As you know, here at OpenAI, we’re committed to making our platform and APIs easy to use for developers of all skill levels. One of the ways we want to do that is by providing comprehensive documentation and resources for our users.
We’re interested in hearing about any specific topics or use cases that you think should be covered in more detail, as well as any general feedback on the structure and organization of our documentation.
Additionally, we’re also looking for suggestions on other types of resources that would be helpful for developers and users working with OpenAI, such as tutorials, code samples, or videos.
If you have any thoughts or suggestions, please leave a comment below. We appreciate your feedback, and we’re excited to work together with the community to make our documentation and resources even better.
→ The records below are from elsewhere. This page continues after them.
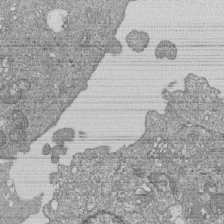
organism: Human
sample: MDA-MB-231 cells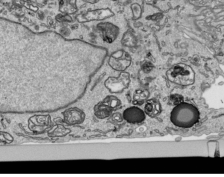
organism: Human
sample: Mitochondria in HCT116 cells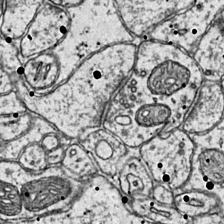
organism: Mouse
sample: Primary visual cortex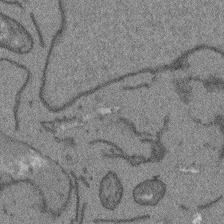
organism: Arabidopsis thaliana
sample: Root tip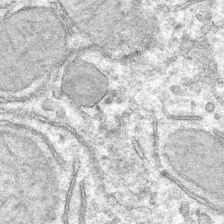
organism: Mouse
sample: Mouse hepatocytes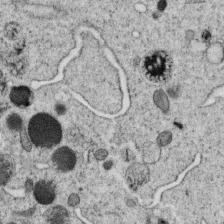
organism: C. elegans
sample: C. elegans oocyte; sperm cells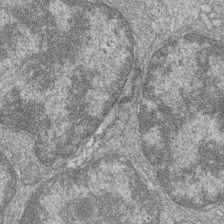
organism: Zebrafish
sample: Cilia; retinal pigment epithelium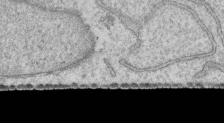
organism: Human
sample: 1205lu cells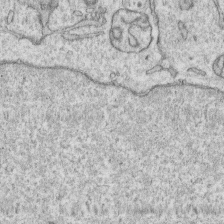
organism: Human
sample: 1205lu cells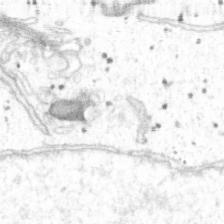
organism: Human
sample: HeLa cells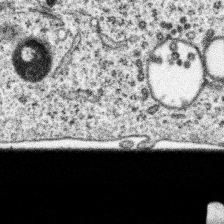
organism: Human
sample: HeLa cells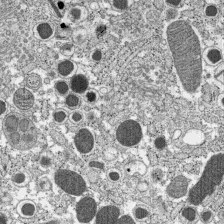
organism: C57BL Mouse
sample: Pancreatic islet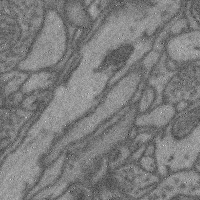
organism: Mouse
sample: Cerebral cortex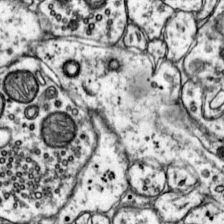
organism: Mouse
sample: Primary visual cortex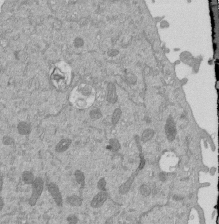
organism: Mouse
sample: ED-1 cell nuclei; centrioles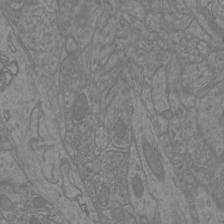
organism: Mouse
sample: Cortical neurons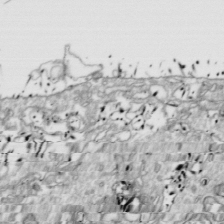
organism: Drosophila
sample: Cell division; meiosis; drosophila spermatocytes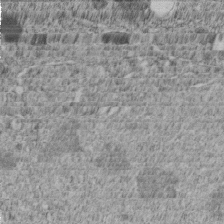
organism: C. elegans
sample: C. elegans embryo early stage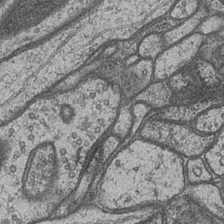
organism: Drosophila
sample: Optic medulla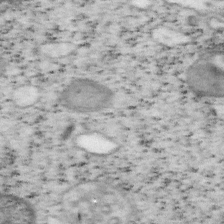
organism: Mouse
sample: OT-I killer T cells with ID8 ovarian cancer cells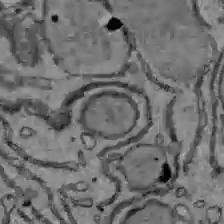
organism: C57BL Mouse
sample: Liver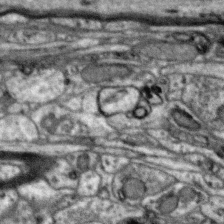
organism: Zebra finch
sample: Brain

(1) fine tuning best practices or case studies - or bad practices, (2) end to end examples for building openai API into streamlit or gradio app. I’ve built one for gradio & streamlit and wished there was some guide beforehand.
More on frequency_penalty and presence_penalty … I’ve seen people using 2 as a setting for the former because the docs aren’t clear that you need a value from 0 to 1 for the API… at least I think that’s the case?
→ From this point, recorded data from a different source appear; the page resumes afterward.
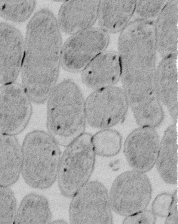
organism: E. coli
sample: Bacterial nucleoid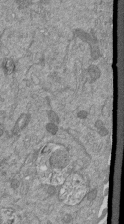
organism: Mouse
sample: ED-1 cell nuclei; centrioles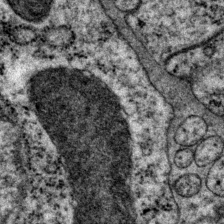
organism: P. pacificus
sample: Pharynx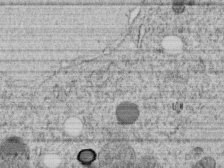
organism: C. elegans
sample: C. elegans embryo early stage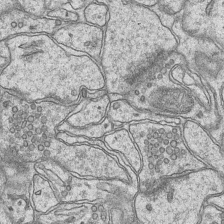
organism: Mouse
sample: CA1 Hippocampus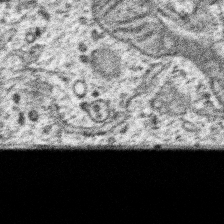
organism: Human
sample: HeLa cells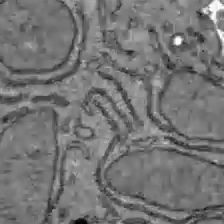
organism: C57BL Mouse
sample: Liver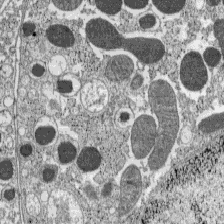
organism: C57BL Mouse
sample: Pancreatic islet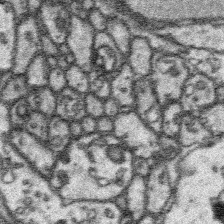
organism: Platynereis dumerilii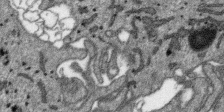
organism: Human
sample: Lung epithelial cells, uninfected (mock) control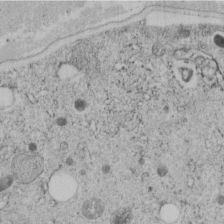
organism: C. elegans
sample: C. elegans embryo early stage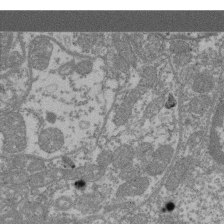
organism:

I am facing mainly two issues:
(1) Same sentences are repeated multiple times. What to do to avoid these?
(2) Sometimes, we ask Codex to generate in a particular language and it continues to generate in multiple programming languages. How to avoid this?
Please incorporate tips to avoid these problems in your documents. It will be of great help.
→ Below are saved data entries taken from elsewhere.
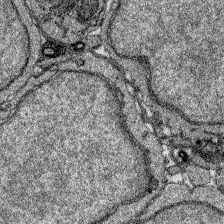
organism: Zebrafish
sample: Larval olfactory bulb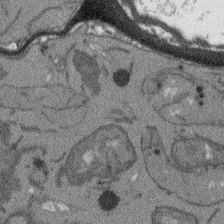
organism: Arabidopsis thaliana
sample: Root tip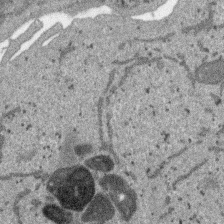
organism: Human
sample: Lung epithelial cells infected with SARS-CoV-2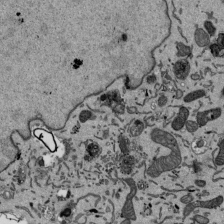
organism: Mouse
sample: ED-1 cell nuclei; centrioles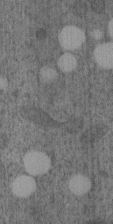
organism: C. elegans
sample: C. elegans embryo early stage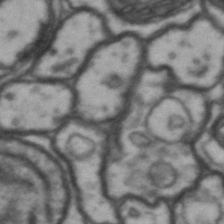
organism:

I have been using codex for code generation and pretty happy with the result.
but would like suggest the following
is it possible to capture user’s feedback by going beyond a binary thumb up/down vote?
In the playground, should give user an option to submit valid code or comment,
those feedback would provide valuable data to fine-tune your LLM model for future improvement.
As an example, when I generate SQL code, the statement is often embedded in Python,
experienced developer would pick up what is needed, yet this would be confusing for beginner.
is it possible to add a post-processor in your pipeline to remove duplicates?
I also encounter duplicated response, which is very annoying.
This post-processor could pick up embedded content from the raw response (see above suggestion)
is it possible to add a search feature in the 30-day history
I log request/response into a local DB, but the 30-day history seems to be too short when using playground, it would be good to have a keyword search in case the history is very long
Would love to see more documentation on how to build solutions (Q&A, chats) that can constrain responses based on a restricted set of documents - if this is possible. Or pointers to strategies, approaches how to march down this path. And documentation on what is NOT feasible or reasonable.
Greetings. Nice products. Suggestion: on /image (and perhaps other endpoints), have an explicit code for mesasge too large. Perhaps 413 Payload Too Large would work here? That way our code could try to automatically trim prompts or warn users without having to parse message text for string at the end.
The conversations are a great resource of information and it would be significantly more convenient to keep these chats organized if there were a system in place for this. Folders and subfolders, tags, a searchbar to look up a spcific chat, etc. Hope you guys consider including this feature.
Creating a premium subscription membership $10 a month if you have 100 avatars to choose from such as Albert Einstein Mark Twain Queen of England Steve Jobs Sigmund Freud…it’ll be worth it can generate billions of dollars per year
here are the main pet peeves I have with OpenAI’s chatgpt:
no reference list. You need chatgpt to give annotated references for books/magazines/etc for the sources that resemble the question that has been asked
no empirical/skeptical mindset. You need to build in a scientific mindset to chatgpt, with the ability for it to cross-check references on the answers that it gives, and build in - at a very low level - the scientific method into the way that it views the world.
you need to use mathematical and scientific software to generate thousands of datapoints for questions that are directly related to how the world functions to better tune its scientific understanding.
you need to be able to turn chatgpt around, so that a teacher/professor can give it questions and its goal is to be an interface that asks students followup questions to record their understanding of the material.
#1 and #2 and #3 are crucial for reliability of the answers given and ground the results that chatgpt gives back to reality, and #4 is necessary to prevent it from being used as tool to spread ignorance by widespread plagiarism. In essence, it turns the plagiarism issue on its head, providing educators a way to use AI as a tool to foster new knowledge rather than as a tool for students to game the system.